A complete answer lists every line of the entries below where the string "básica" appears.

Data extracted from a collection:
# # # # #

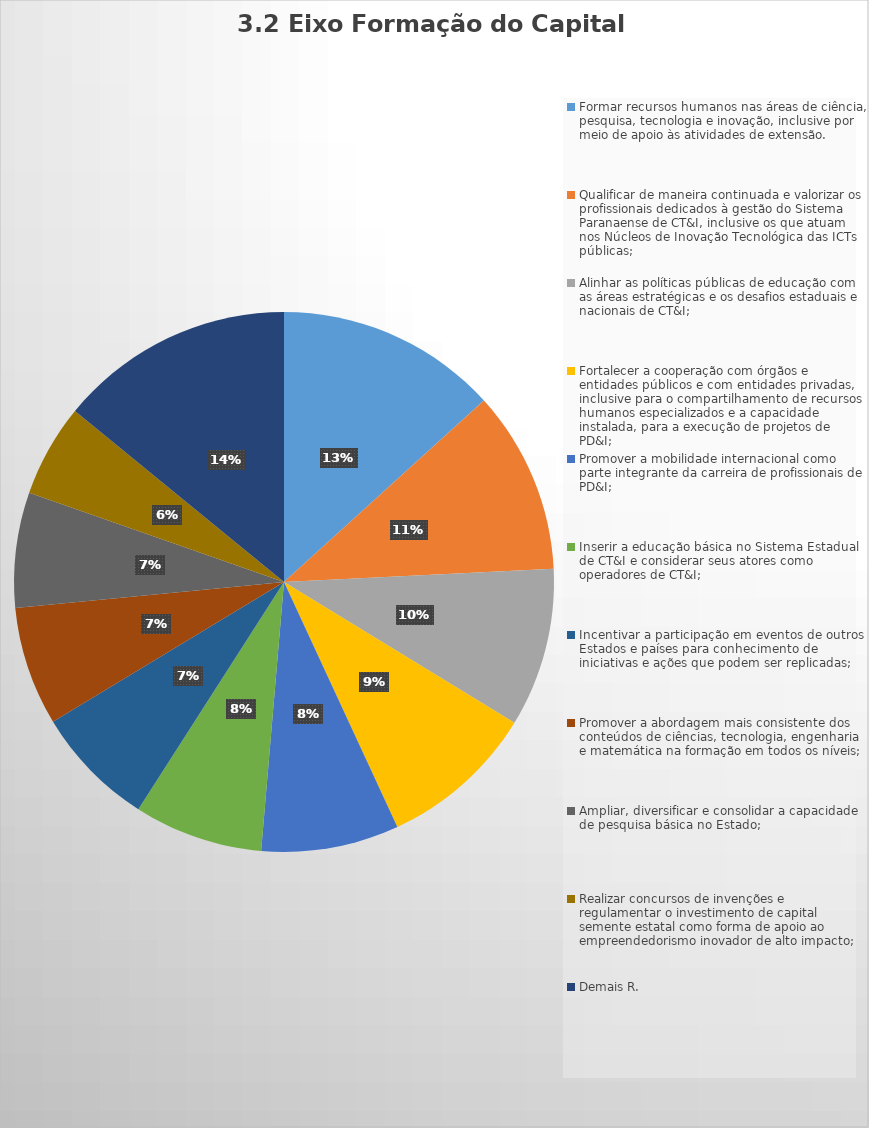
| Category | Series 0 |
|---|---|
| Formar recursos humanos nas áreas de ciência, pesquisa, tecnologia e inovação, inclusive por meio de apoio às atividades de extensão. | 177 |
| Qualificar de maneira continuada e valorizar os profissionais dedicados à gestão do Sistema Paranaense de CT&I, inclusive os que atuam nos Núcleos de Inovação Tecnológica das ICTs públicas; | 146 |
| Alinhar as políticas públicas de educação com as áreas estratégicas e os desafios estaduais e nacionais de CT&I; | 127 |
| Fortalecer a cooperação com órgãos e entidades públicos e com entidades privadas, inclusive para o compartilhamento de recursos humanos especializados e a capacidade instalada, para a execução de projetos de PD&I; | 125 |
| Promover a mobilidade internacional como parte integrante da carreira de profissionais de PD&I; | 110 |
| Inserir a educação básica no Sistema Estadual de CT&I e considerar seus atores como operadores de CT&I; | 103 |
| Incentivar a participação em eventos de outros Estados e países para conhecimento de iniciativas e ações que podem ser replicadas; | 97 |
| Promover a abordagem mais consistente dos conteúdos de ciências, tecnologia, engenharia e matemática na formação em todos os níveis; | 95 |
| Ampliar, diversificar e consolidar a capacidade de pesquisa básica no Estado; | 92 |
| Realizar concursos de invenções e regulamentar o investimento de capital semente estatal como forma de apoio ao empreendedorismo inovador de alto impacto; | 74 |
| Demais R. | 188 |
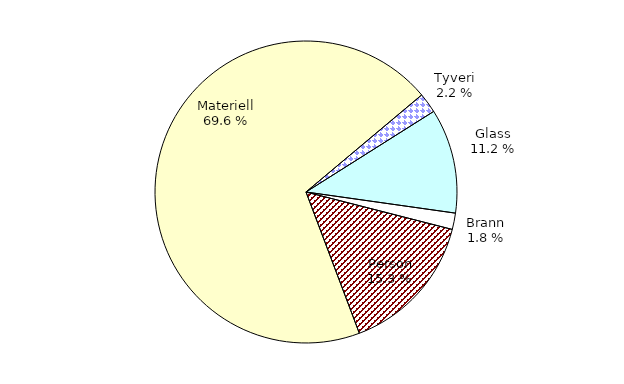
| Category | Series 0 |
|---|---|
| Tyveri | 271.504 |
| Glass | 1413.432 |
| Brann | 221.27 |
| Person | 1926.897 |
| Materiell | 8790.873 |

# # # # #

Your solution:
| Inserir a educação básica no Sistema Estadual de CT&I e considerar seus atores como operadores de CT&I; | 103 |
| Ampliar, diversificar e consolidar a capacidade de pesquisa básica no Estado; | 92 |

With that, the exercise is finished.